594 Rhodes Hall
Cornell University
Ithaca, NY 14853
Office: (607) 255-6705
e-mail: arbree@cs.cornell.edu
My primary interests lie in developing new computer rendering algorithms. Specifically, I am interested in determining novel ways handling the ever increasing amount of complexity in modern scenes. My research incorporates elements of human psychology, design, and art, as well as, the body of more traditional computer graphics work. I believe that to create truly realistic images rendering algorithms must be able to handle complexities in geometry, lighting and material orders of magnitude greater supported by current means. I believe viable solutions these problems must solve two canonical tasks. First, they must determine the visible importance of each element of a scene. This task is intrinsically related to how we seamlessly edit the enormous visual complexity of our world, and how our brains extract relevent patterns from this complexity. Second, solution must permit the computer's representation of objects, materials and lighting to evolve to reflect their relative visual importance.
I am a student of Kavita Bala and her work is my primary focus. I also work closely with Bruce Walter, Sebastian Fernandez, and all the staff and students of Cornell's Program of Computer Graphics. Additionally, I have recently been doing some work with Steve Marschner.
The Lightcuts project has developed a robust rendering framework that produces full global illumination effects from up to millions of non-trivial visible lights. The methods are robust and scalable; producing high-quality anti-aliased images in times logarithmic in the number of lights.

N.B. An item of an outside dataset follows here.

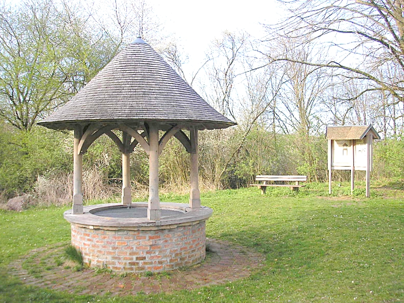 Burg Zusameck über Dinkelscherben (Landkreis Augsburg, Bayerisch-Schwaben). Der rekonstruierte Burgbrunnen auf dem Vorburgplateau. Eigene Aufnahme, April 2008 / Zusameck castle (Dinkelscherben, Bavaria, Germany). The reconstructed well at the bailey. Own photo, April 2008
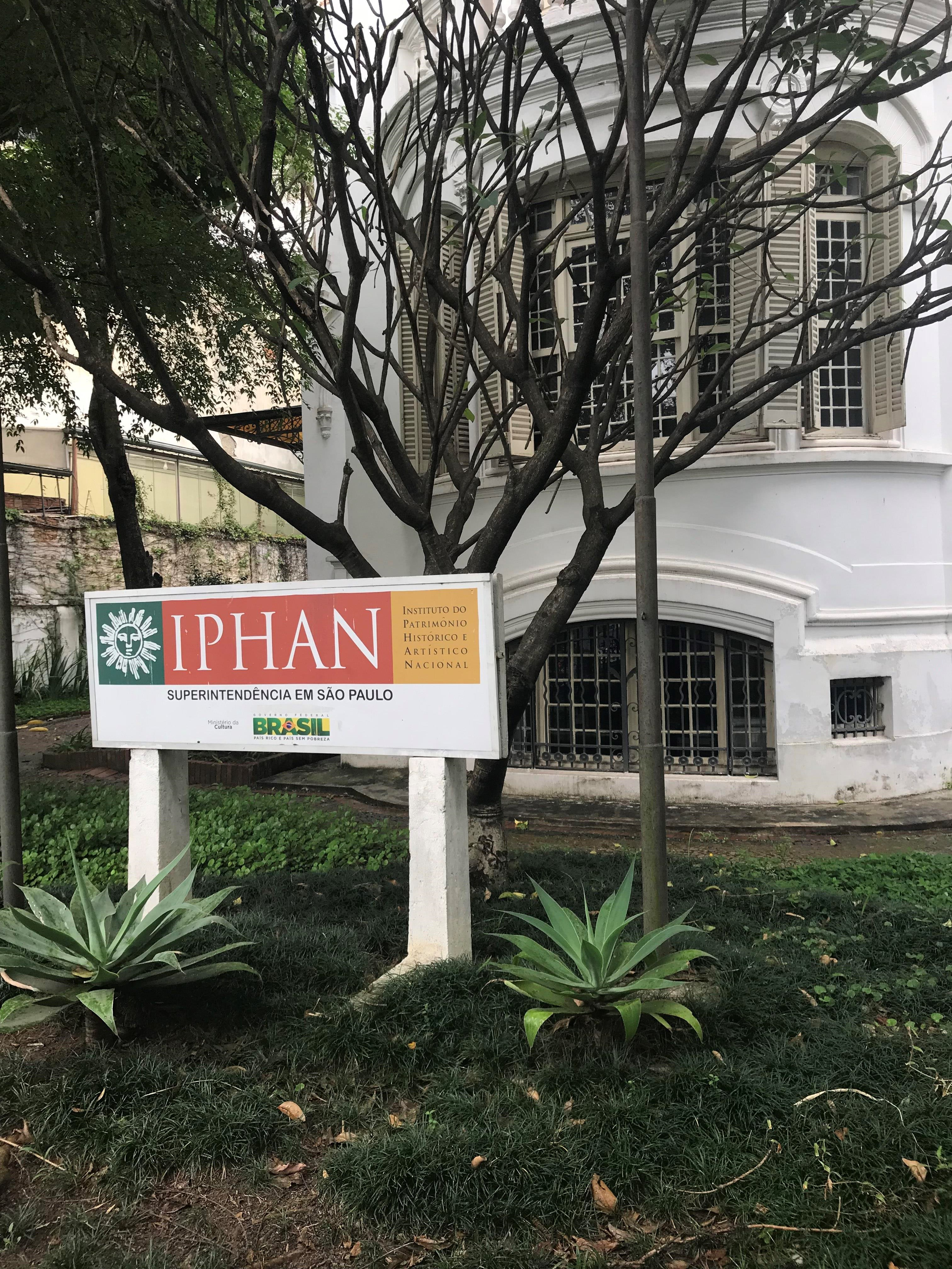 Casa de Dona Sebastiana de Souza Queiroz foi construído em 1910 pelo Escritório Técnico de Ramos de Azevedo, para servir de residência de Sebastiana de Souza Queirós, neta do barão de Limeira. Desde 2010, o edifício é ocupado pela superintendência paulista do Iphan (Instituto do Patrimônio Histórico e Artístico Nacional).

The Hardware Environment Map project brings the benefits of image based lighting techniques to interactive hardware applications. Leveraging the recent advances in hardware shadowing algorithms, this work divides input environment maps into components that can be rendered interactively using traditional means. In practive, this division can support accurate approximations of environment shadows at interactive rates for fully dynamic scenes.
With Steve Marschner, I have been working on Wood Material Aqcuisition using his spherical gantry, a device to automates the acquisition Bidirectional Reflectance Distribution Functions (BRDFs) for materials. By fitting a new model of wood's reflectance to the data acquired for several different samples of finished hardwood, we have developed a model that accurately captures the rich, subtle appearance of many finished woods.